For another example, we want to calculate the average salary of all employees:
Var totalSalary = Float(0.0) for staff in staff {totalSalary += staff. Salary} print(totalSalary / Float(staffs.count))Copy the code
Let’s see how we can do this functionally:
let averageSalary = staffs.reduce(0) { total, staff in
return total + staff.salary / Float(staffs.count)
}
print(averageSalary)Copy the code
This time we use Array’s Reduce function, which takes two arguments, the first of which is the initial value, and reduce then operates on each element in turn with that value, passing the calculation to the next element call.
In our case, the idea is to calculate each employee’s base for the average salary, and then add them together to get the overall average salary.
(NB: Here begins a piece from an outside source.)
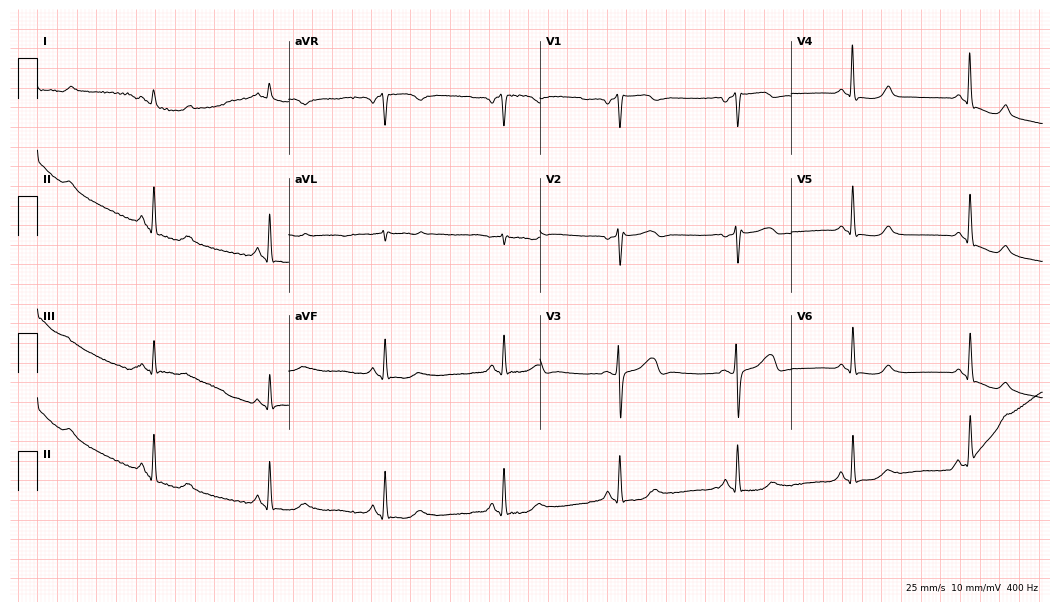
12-lead ECG from a 72-year-old female patient (10.2-second recording at 400 Hz). No first-degree AV block, right bundle branch block (RBBB), left bundle branch block (LBBB), sinus bradycardia, atrial fibrillation (AF) or sinus tachycardia recorded for this tracing. Findings outside these six are not listed.
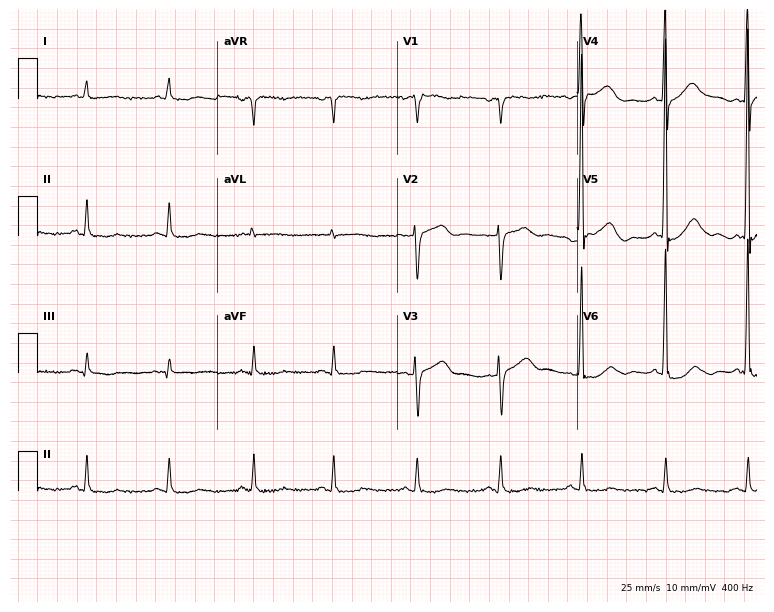
Standard 12-lead ECG recorded from a 71-year-old man. Read as a normal ECG.

Return total + staff. Salary/Float(staffs. Count) So the code reads very clearly and says exactly what we want to do.
conclusion
Here, the basic idea of functional programming is all over. In short, functional programming is characterized by declarative thinking and curry transitive thinking. Its biggest advantage is that it allows us to use elegant syntax to implement previously complex logic. It has also branched out into responsive programming, the popular ReactiveCocoa library that formalizes the Cocoa platform’s implementation of responsive programming. These new programming methods hope to solve our development problems in a more elegant and concise way.
This site articles are original content, if you need to reprint, please indicate the source, thank you.